Hello everybody,
I’m currently studying Simulation Based Calibration and I have few questions that, as far as I’m concerned, I haven’t found clear answers.
I haven’t put my code as I’m just using known models (8 schools centered/non-centered) and I wanted to “refine” my post since it’s already quite heavy.
If after all my results you feel like it’d be relevant to have more details about my implementation, you can find the notebook I’m currently using here: https://github.com/vincentberaud/Tests/blob/main/SBC_8_schools.ipynb.
Context:
I’m comparing the results obtained through Simulation Based Calibration with the centered 8 schools and the non-centered 8 schools. I’m assessing them by checking the uniformity of the ranks using plots and also \chi^2 tests.
I compute the \chi^2 of each dimension per parameter separately as advised in https://doi.org/10.1198/106186006X136976 , and in the end I’m averaging the \chi^2 obtained per dimension to obtain a global \chi^2 of each parameter.
My long term objective is to compare other methods (like smc samplers for example) against NUTS in Simulation Based Calibration, but I want to realise a fair judgment by using the best possible setting of Stan’s NUTS with SBC. The idea is to generalise the evaluation using SBC with models that may involve high dimensions in the future.
Results:
\chi^2 Evaluation between simulated and infered parameters (1=perfect correlation)
- nl = number of simulated likelihood
- ns = number of samples (mcmc steps \times nb of chains) per simulated likelihood
CENTERED 8 SCHOOLS
Left | 500ns, 200nl | 5000ns, 200nl | 500ns, 1000nl | 5000ns, 1000nl |
---|---|---|---|---|
\mu | 0.53 | 0.35 | 0.012 | 0.31 |
\tau | 0.21 | 0.10 | 0.0007 | 0.012 |
\theta | 0.45 | 0.48 | 0.55 | 0.73 |
NON-CENTERED 8 SCHOOLS
Left | 500ns, 200nl | 5000ns, 200nl | 500ns, 1000nl | 5000ns, 1000nl |
---|---|---|---|---|
\mu | 0.97 | 0.18 | 0.70 | 0.02 |
\tau | 0.90 | 0.72 | 0.52 | 0.64 |
\theta | 0.39 | 0.49 | 0.56 | 0.58 |
Big concern:
In the paper aforementioned they show interpretations of histograms, like how to identify a “too narrow” variance of a certain prior for example. But I haven’t really found a rule of how many simulated likelihoods / samples should be used.
Also, I don’t even know if these results make sense because it feels odd to have detrimental results as I am increasing the number of samples.
Questions related to the parameters:
I don’t understand why, as I’m changing the values of the number of samples or simulated likelihood, the \chi^2 of the parameters are not always moving in the same direction. For example in the non-centered 8 schools, by increasing the number of samples I obtained a poorer \mu and \tau BUT a better \theta.

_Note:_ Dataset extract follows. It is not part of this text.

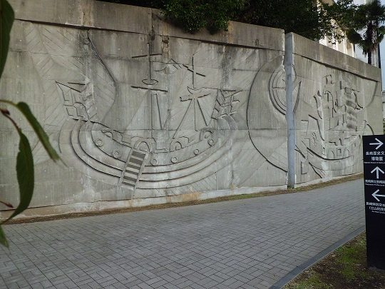 旧長崎県立美術博物館の壁の一部（長崎県立長崎図書館の裏手、立山防空壕そばに設置されている。

Questions related to Informative data :
I’ve read in Centered vs. non-centered parameterizations, that :
“centered actually works better when you have informative data (large N relative to σ ) for a particular group, while non centered is better for uninformative data (small N relative to σ ) for a particular group.“
Is it true, and if so, why am I not observing those results ?
Questions related to thinning:
All these results are realised using NUTS and without thinning, the reason is because whilst applying it, I obtained spikes at the boundaries (correlation between samples) ? Which doesn’t make sense to me, does it mean that I must have an issue inside my thinning process ?
And is it really relevant to apply thinning on NUTS since I assume there are less correlations than in a regular MCMC.?
Thank you very much for all the people that will spend time reading this.
I’m writing this post because after reading lots of documentation of Stan, I still have the feeling of swimming in an ocean of weirdness with these results.